Thursday, May 10, 2012

Nigel Farage: We face the prospect of mass civil unrest, even revolution

European Parliament, Brussels, 9 May 2012
• Speaker: Nigel Farage MEP, Leader of the UK Independence Party (UKIP), Co-President of the ‘Europe of Freedom and Democracy’ (EFD) Group in the European Parliament
• Debate: Statement by the President of the European Parliament, Martin Schulz MEP, on the occasion of Europe Day
Transcript:
Well, happy Schuman Day, or Europe Day, as you now call it, although I thought the celebrations were rather muted. The only bit of real passion we had was Mr Schulz slagging off the English but that now appears to be the sort of popular sport in this parliament.
And when people stand up and talk about the great success that the EU has been I’m not sure that anybody saying it really believes it themselves anymore. I think we are celebrating the wrong day.
We shouldn’t be celebrating the 9th of May, we should be celebrating the 8th of May, Victory in Europe Day.
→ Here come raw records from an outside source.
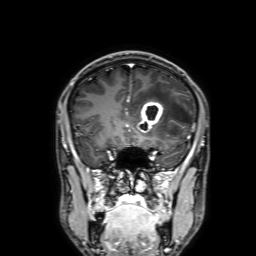
| field | value |
|---|---|
| modality | 3 Tesla brain MRI |
| series | 3D T1-weighted with SENSE |
| study | ring-enhancing brain masses |
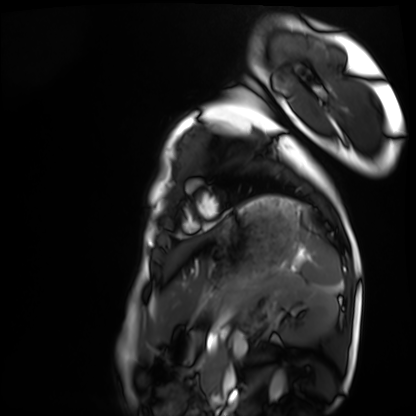
Clinical context: Cardiac MRI. Subject group: healthy volunteer.
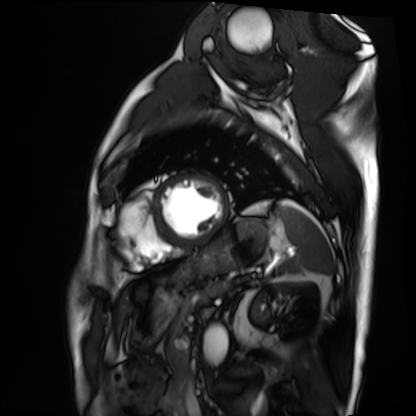
Clinical context: Cardiac MRI. Subject group: patient.
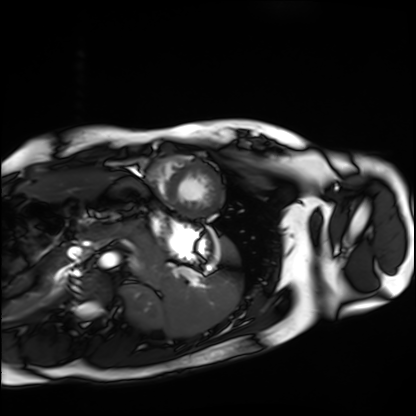
{
  "modality": "cardiac MRI",
  "cohort": "healthy volunteer"
}
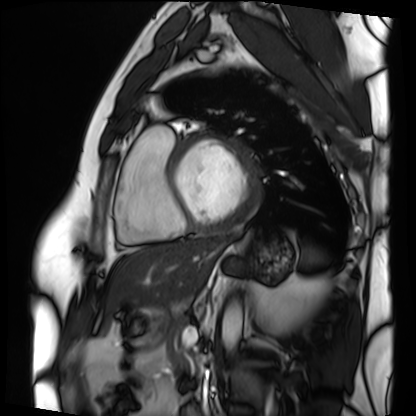
{"modality": "cardiac MRI", "cohort": "patient"}
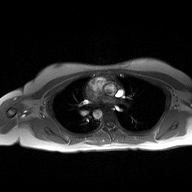
Q: What kind of scan is this?
A: 2D phase-contrast cine MRI of the ascending aorta.
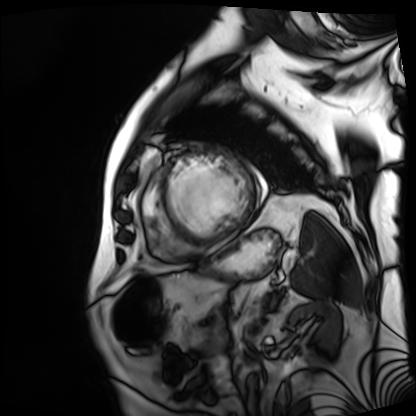
Cardiac MRI.
Subject group: patient.
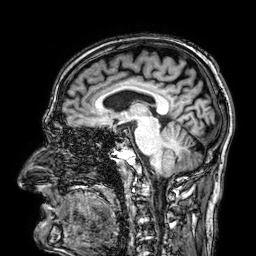
3 Tesla brain MRI. Series: 3D T1-weighted. Study: ring-enhancing brain masses.
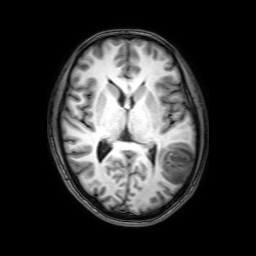
3 Tesla brain MRI.
Series: 3D T1-weighted with SENSE.
Study: ring-enhancing brain masses.
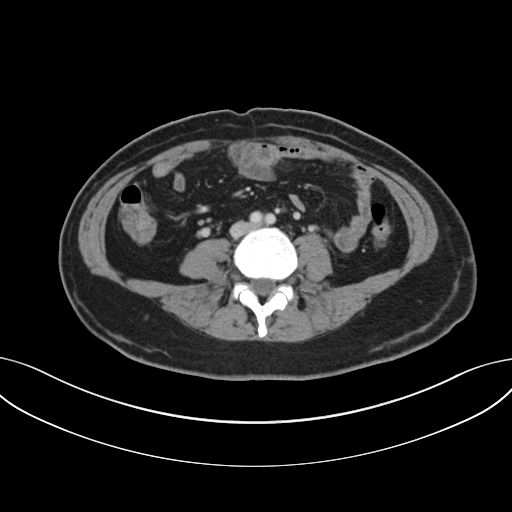
| field | value |
|---|---|
| modality | multiphase abdominal CT, liver, portal venous phase |
| patient | female, age 47 |
| history | prior chemotherapy |
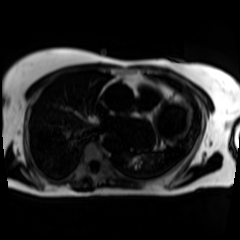
Case summary: Chemical-shift-encoded cardiac MRI.
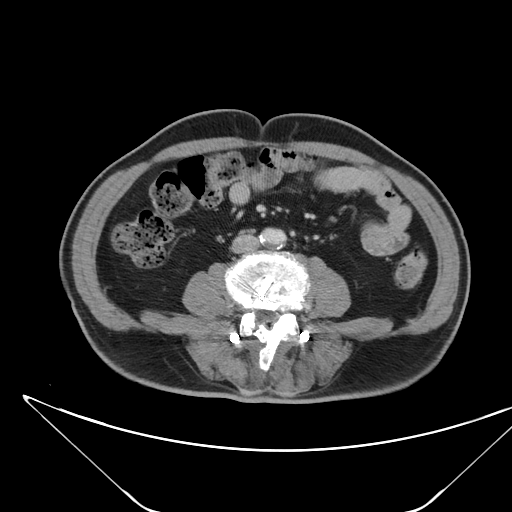
Multiphase abdominal CT, liver, portal venous phase. Patient: male, age 68.

We should celebrate the last time the Germans tried to smash the continent and they foundered and at least half the continent got its democracy back.
What we are celebrating on the 9th of May is another attempt through different means, to smash democracy across Europe. I don’t doubt for a minute that Jean Monnet was well intentioned from the start. He thought that if you abolish nation states you would stop there ever being another war. He didn’t at the time of course have the benefit of seeing that theory as it played out in Yugoslavia.
But like Communism, this has all gone badly wrong. And the EU Titanic has now hit the iceberg. It is a European Union of economic failure, of mass unemployment, of low growth, but worst of all, it’s an EU with the economic prison of the Euro. And this now poses huge dangers to the continent. We face the prospect of mass civil unrest possibly even revolution in some countries that are being driven into total and utter desperation. But there is perhaps an opportunity. There is perhaps some good news.
That now a democratic rebellion has begun, and it began in Finland last year, with the True Finns getting nearly 20% of the vote. And we’re seeing in country after country new political movements on the right and the left making big scores.
But that may not all be good news. Because in Greece what we saw, last Sunday, was rather reminiscent of the German election of 1932. We saw the status quo centre collapse the extremes of right and left rise. You know this project could even cause the rebirth of national socialism in Europe. We are headed the wrong way. We must break up the Euro zone.
We must set those Mediterranean countries free. We must try to build a Europe, I want a Europe – but a Europe based on trade. A Europe based on co-operation. A Europe based on us sitting around the table and agreeing sensible rules on crime and the environment.
We can do all of those things. But we cannot do it if we are asked to rally behind that flag. I owe no allegiance to that flag and nor do most of the people in Europe either!